§ EXERCISE REQUIREMENTS
Count up the lines below in which the string "This" appears. The reply should be that number alone.

§ RECORD EXCERPTS
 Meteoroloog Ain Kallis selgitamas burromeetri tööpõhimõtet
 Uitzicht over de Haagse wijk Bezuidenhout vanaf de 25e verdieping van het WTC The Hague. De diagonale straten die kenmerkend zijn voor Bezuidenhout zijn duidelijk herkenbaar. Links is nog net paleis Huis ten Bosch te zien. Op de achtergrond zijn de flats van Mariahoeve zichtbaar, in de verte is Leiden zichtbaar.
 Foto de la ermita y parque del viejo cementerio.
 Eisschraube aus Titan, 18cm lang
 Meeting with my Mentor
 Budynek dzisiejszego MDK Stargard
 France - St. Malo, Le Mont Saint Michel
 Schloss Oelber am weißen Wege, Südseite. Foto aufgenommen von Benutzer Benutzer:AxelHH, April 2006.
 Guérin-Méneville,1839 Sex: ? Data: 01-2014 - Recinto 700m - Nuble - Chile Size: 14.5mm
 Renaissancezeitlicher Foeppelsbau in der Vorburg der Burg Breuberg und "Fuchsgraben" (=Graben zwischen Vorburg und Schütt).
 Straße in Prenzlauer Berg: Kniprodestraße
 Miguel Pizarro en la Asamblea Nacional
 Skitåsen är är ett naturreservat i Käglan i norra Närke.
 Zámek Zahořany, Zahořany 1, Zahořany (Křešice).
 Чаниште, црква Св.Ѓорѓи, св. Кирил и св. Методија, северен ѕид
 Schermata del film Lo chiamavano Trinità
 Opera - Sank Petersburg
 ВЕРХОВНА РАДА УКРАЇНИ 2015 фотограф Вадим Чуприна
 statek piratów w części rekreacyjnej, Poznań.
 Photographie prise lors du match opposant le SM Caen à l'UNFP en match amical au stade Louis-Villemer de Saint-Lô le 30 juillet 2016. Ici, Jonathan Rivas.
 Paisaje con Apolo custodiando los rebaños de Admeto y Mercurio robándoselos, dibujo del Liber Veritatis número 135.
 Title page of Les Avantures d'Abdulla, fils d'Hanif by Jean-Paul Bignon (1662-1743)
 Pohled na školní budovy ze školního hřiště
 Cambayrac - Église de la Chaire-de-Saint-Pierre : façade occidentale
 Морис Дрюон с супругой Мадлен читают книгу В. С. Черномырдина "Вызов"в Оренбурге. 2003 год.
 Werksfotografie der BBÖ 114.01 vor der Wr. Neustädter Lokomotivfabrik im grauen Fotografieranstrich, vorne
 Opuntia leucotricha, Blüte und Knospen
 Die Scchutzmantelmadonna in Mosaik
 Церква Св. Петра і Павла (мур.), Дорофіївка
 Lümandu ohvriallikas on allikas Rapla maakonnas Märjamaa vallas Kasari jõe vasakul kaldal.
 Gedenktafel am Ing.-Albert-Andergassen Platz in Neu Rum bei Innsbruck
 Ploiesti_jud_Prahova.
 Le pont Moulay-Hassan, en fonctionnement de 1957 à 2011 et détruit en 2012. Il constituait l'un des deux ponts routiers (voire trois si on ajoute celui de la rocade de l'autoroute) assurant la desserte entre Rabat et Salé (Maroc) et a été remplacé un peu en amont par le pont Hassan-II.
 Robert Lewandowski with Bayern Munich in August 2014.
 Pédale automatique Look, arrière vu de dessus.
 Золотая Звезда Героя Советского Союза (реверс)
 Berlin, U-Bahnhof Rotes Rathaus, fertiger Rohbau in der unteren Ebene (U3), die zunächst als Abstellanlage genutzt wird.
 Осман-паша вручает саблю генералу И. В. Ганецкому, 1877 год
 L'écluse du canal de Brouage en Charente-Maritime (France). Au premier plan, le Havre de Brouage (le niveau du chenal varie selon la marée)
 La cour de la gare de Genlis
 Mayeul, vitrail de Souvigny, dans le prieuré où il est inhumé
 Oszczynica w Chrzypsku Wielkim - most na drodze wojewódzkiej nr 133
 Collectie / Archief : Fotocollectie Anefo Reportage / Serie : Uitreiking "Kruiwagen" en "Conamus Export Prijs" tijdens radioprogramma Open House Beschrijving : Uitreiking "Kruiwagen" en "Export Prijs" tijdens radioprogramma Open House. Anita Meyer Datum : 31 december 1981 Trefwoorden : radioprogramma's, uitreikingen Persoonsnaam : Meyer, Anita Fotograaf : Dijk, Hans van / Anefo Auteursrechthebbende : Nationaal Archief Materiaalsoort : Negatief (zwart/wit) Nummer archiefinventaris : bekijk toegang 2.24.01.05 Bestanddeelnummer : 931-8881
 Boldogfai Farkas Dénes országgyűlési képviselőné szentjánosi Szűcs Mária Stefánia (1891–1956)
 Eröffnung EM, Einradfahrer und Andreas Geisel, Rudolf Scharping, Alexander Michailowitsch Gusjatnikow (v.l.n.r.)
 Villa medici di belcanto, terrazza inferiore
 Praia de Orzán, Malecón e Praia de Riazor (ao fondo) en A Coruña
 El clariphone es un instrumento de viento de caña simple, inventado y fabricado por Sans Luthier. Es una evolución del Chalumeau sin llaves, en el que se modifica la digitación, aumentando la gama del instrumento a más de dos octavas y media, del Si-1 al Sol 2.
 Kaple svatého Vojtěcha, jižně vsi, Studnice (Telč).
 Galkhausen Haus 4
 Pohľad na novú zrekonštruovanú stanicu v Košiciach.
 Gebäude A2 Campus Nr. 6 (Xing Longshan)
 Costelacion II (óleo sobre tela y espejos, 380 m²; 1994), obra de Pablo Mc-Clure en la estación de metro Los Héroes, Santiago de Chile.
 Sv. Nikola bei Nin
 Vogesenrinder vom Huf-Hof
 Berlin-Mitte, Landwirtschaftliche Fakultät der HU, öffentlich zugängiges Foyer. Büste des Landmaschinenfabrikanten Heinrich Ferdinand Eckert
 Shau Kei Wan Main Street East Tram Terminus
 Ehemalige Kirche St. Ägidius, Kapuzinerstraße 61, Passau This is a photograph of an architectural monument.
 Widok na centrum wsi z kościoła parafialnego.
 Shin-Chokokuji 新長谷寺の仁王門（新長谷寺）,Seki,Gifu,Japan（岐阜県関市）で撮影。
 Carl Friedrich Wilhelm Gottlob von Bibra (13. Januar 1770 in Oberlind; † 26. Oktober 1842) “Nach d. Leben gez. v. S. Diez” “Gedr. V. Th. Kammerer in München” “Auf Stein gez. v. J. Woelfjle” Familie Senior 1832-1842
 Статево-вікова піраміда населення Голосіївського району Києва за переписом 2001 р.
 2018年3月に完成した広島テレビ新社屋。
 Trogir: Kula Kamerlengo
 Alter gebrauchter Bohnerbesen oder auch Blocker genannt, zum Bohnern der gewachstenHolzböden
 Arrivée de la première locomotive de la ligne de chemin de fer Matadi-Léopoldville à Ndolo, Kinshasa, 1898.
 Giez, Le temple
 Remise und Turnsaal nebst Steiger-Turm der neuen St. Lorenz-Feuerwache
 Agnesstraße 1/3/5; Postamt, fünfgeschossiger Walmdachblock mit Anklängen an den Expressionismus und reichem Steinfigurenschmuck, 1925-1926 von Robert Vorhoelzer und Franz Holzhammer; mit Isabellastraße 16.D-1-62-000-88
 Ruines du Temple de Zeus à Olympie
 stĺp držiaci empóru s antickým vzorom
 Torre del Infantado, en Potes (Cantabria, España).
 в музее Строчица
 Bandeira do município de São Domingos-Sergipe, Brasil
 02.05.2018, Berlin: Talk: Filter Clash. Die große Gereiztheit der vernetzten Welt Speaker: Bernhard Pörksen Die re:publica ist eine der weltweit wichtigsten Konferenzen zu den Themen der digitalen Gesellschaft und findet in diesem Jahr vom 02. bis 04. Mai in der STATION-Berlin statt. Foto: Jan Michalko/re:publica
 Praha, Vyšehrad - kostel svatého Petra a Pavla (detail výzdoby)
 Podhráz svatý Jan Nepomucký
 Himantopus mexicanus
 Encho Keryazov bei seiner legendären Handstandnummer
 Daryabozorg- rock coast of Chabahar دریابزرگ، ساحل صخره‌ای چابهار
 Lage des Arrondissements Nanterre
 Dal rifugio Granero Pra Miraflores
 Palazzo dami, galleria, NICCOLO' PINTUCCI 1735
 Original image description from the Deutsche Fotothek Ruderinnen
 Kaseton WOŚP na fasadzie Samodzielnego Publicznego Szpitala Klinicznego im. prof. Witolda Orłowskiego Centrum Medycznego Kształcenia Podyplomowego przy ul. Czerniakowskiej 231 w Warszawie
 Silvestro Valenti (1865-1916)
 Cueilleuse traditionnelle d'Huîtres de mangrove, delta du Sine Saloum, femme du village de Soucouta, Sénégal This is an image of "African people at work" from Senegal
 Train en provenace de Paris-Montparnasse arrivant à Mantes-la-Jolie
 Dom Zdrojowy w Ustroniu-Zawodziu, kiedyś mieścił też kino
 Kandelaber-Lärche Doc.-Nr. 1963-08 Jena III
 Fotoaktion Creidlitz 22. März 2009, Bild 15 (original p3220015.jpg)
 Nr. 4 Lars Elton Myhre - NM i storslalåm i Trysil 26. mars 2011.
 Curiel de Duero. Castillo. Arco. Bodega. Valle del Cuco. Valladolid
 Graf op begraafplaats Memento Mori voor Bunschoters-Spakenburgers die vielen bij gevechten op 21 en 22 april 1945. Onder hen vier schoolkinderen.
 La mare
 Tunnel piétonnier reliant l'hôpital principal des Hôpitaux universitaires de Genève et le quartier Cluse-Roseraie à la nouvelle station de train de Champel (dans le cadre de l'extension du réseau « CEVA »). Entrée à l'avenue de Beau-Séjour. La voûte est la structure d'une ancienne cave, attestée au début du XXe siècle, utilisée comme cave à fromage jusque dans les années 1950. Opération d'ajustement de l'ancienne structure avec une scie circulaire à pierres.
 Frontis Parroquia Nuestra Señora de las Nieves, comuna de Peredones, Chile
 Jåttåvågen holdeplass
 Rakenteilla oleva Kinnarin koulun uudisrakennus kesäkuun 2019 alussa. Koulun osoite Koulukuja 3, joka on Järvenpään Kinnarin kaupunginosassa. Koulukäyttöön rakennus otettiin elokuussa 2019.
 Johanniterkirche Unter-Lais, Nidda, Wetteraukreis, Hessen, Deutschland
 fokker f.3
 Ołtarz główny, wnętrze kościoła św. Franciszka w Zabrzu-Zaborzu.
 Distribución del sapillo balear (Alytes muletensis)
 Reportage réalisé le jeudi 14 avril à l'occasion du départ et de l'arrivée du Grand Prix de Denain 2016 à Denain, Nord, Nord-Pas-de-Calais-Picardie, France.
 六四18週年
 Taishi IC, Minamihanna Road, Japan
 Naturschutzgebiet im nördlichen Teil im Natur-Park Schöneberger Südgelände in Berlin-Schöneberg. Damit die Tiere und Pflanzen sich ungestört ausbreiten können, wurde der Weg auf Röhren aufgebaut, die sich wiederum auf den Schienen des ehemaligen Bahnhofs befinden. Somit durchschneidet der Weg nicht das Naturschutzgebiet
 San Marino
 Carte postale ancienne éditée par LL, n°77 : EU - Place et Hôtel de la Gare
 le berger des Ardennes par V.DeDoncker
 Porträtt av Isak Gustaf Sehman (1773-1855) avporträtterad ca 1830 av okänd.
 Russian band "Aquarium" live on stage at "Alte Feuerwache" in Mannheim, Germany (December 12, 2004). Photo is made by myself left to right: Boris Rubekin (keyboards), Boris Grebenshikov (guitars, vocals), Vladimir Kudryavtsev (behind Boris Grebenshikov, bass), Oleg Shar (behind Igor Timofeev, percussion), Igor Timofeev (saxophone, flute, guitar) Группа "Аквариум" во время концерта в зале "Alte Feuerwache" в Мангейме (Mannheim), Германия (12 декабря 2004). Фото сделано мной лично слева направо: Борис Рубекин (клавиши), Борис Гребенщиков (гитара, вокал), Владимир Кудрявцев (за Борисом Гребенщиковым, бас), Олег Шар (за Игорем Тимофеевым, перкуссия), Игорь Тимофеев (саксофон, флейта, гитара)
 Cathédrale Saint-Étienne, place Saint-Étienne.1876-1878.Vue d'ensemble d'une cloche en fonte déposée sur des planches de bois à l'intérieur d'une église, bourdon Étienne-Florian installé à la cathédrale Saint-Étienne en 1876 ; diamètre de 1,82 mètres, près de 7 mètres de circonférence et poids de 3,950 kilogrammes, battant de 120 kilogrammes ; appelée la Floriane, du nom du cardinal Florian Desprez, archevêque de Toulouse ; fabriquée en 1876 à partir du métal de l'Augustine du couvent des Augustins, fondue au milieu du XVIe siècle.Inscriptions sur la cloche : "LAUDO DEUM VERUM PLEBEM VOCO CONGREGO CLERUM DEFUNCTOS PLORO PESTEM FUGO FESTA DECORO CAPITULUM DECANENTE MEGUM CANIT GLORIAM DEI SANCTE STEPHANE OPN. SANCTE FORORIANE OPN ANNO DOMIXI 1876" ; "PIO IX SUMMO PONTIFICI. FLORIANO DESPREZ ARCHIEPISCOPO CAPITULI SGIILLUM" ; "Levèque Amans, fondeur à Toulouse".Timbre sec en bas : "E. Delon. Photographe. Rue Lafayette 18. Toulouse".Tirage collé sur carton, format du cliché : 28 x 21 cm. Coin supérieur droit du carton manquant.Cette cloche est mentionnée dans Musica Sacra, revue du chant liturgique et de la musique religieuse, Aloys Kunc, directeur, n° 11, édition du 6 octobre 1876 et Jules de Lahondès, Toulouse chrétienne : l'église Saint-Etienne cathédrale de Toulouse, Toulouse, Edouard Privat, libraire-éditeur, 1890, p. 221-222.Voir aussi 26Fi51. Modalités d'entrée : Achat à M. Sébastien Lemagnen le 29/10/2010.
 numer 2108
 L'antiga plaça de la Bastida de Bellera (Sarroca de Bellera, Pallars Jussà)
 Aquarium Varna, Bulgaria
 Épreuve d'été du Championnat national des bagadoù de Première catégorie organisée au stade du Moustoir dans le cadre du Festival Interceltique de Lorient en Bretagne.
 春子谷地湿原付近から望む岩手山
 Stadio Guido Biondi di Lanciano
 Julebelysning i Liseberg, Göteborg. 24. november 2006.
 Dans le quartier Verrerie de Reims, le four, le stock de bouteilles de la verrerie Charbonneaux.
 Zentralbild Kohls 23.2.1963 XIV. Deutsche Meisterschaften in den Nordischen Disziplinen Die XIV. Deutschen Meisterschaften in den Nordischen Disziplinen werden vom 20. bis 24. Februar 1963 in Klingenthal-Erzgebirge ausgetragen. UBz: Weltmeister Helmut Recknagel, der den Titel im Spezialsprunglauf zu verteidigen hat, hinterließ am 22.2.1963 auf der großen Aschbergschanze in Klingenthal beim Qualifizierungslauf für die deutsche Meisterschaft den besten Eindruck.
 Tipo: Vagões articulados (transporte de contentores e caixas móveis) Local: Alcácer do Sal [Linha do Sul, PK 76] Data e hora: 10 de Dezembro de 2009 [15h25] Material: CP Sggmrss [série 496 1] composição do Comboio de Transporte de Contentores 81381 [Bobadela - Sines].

§ EXERCISE ANSWER
2